Over the years, our T3500's electrical system had been upgraded or modified.  One of the modifications that I removed early on was a solenoid that placed the house and start batteries in parallel.  I felt that this was unnecessary and if I ever wanted both banks wired together, I could place the A/B/Both switch in Both.  This left a high-amp Cole-Hersee solenoid conveniently located in the engine compartment, along with an extra wire run from the key on to the solenoid.  I ended up using the solenoid to help the starter's solenoid and disconnecting this red wire from the circuit.

This is know problem with Yanmars and there are several proposed solutions to resolve,
  1. Run a larger gauge wire from the start button to the starter solenoid.  This replaces the white wire in the wiring harness.
  2. Spray the various spade connectors and inline fuse with contact cleaner.
  3. Add a helper solenoid.
I tried cleaning the contacts, coating with dielectric grease, spreading the spade contacts......  Even with these, we still had an occasional problem starting.  I finally decided to add the solenoid solution.
My 3GM's start white wire goes from the key/switch wiring behind the engine panel, through the red/blue/white connector behind the engine, by the transmission.  From there, the white wire goes to a male/female spade connector and onto a small screw connector on the starter solenoid.  To wire the circuit, I simply tapped into the the wire's male and female spade connectors with a new 12vdc from the solenoid.  The total project took about 2 hours, with the majority of the time was tracing the old wire from the start switch to the solenoid, disconnecting at both ends, verifying voltages, etc.  Once this was removed, I felt comfortable injecting the solenoid into the circuit.
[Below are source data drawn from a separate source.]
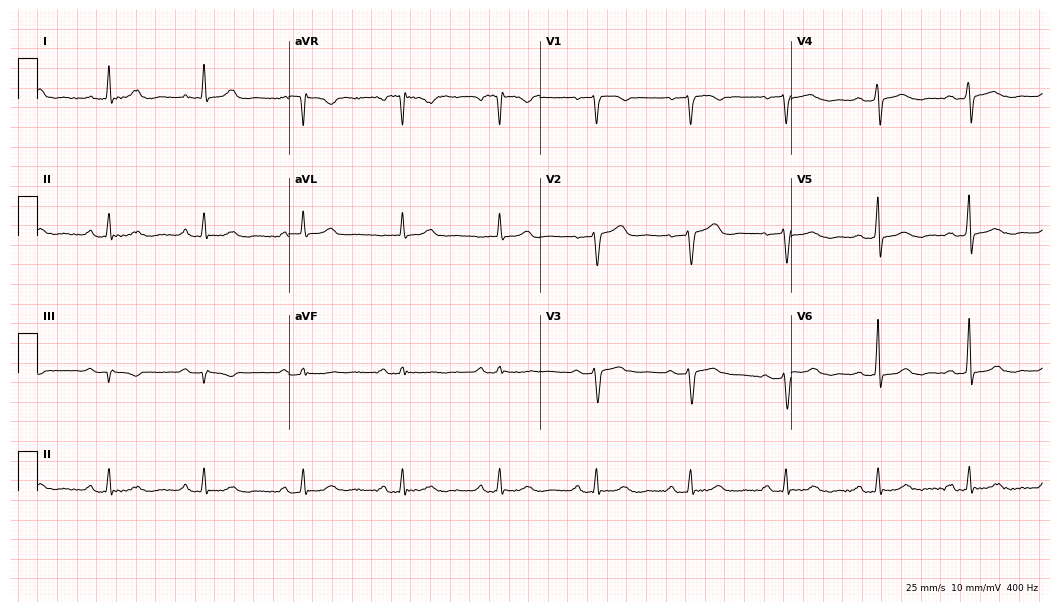
ECG — a female patient, 59 years old. Labelled as a normal ECG.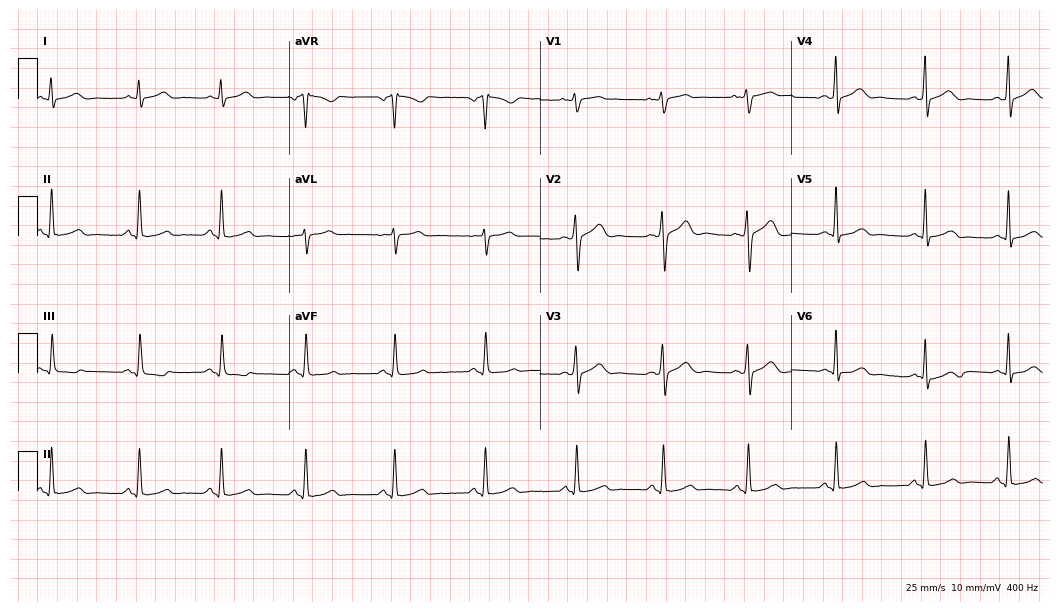
Standard 12-lead ECG recorded from a woman, 38 years old (10.2-second recording at 400 Hz). None of these six findings is recorded: first-degree AV block, right bundle branch block (RBBB), left bundle branch block (LBBB), sinus bradycardia, atrial fibrillation (AF), sinus tachycardia.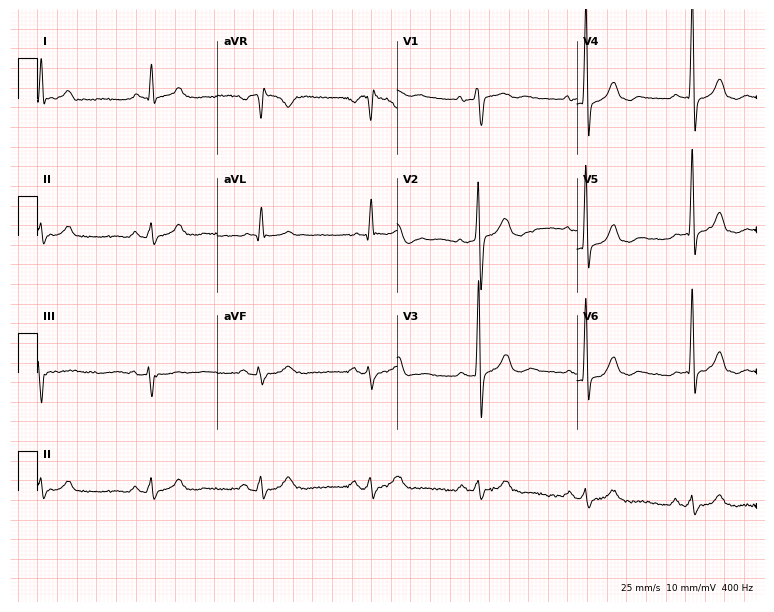
12-lead ECG from a 77-year-old male patient (7.3-second recording at 400 Hz). No first-degree AV block, right bundle branch block, left bundle branch block, sinus bradycardia, atrial fibrillation or sinus tachycardia recorded for this tracing. Findings outside these six are not listed.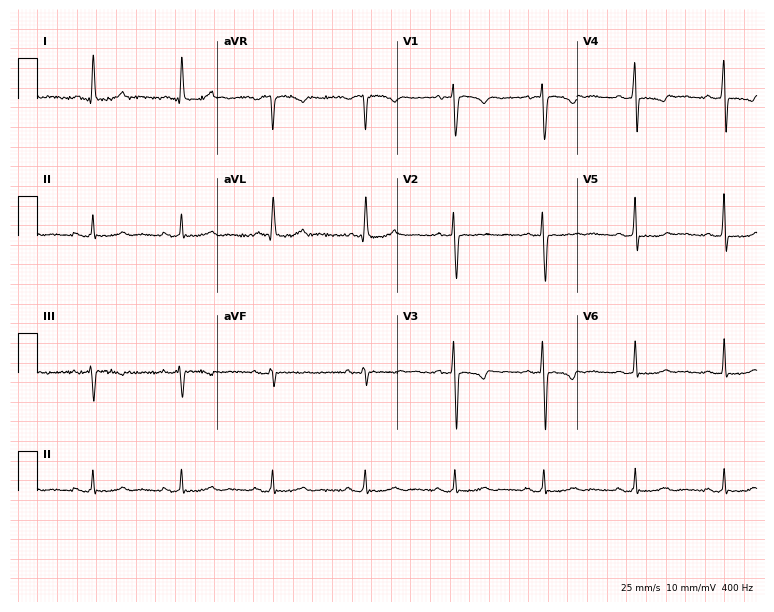
Resting 12-lead electrocardiogram. Patient: a female, 50 years old. None of these six findings is recorded: first-degree AV block, right bundle branch block, left bundle branch block, sinus bradycardia, atrial fibrillation, sinus tachycardia. Findings outside these six are not listed.

Since the existing wire is 14 gauge, I figured 10 and 12 gauge wires should be sufficient.  A 3' run of 10 gauge wire from battery, though solenoid to starter is a lot larger capacity (bigger gauge and shorter length) than the existing 14 gauge white wire, with at least 3 spade connectors.  Here's the wiring diagram posted on a Catalina 470 site,

Here's what I did,
  1. Ran a larger ground, 12 gauge black wire from the solenoid to the ground buss.  I could have probably used the existing ground wire, but I think it was 14(?) gauge.
  2. Ran a 10 gauge pink wire from the starter battery terminal post to the solenoid.  Pink was funny compromise.  The marine electrical supply house did not have proper gauge red wire.  Pink is a nice blend of red for 12vdc and white for starter!
  3. Ran 12 gauge white wire from solenoid to the white starter wire coming from the push-button switch.  This was about 3' with a spade connector to attach to the white wire, and a gauge larger than the existing white wire.
  4. Ran 10 gauge pink wire from solenoid to the other side of the white wire, going into the solenoid.
This image (0178) shows the starter battery post in the engine compartment.  I used white wire to match the white start wire, though much larger gauge.  I ended up with pink wire, which I didn't want at first., but the marine electric store didn't have red or white 10 gauge wire.  Previous owner wired a separate start battery with a run to the terminal post on right, with a large pinkish wire to the starter. Having seen the existing pinkish wire, my choice of pink fits perfectly.  Also, red + white makes pink, so it kinda fits the purpose too.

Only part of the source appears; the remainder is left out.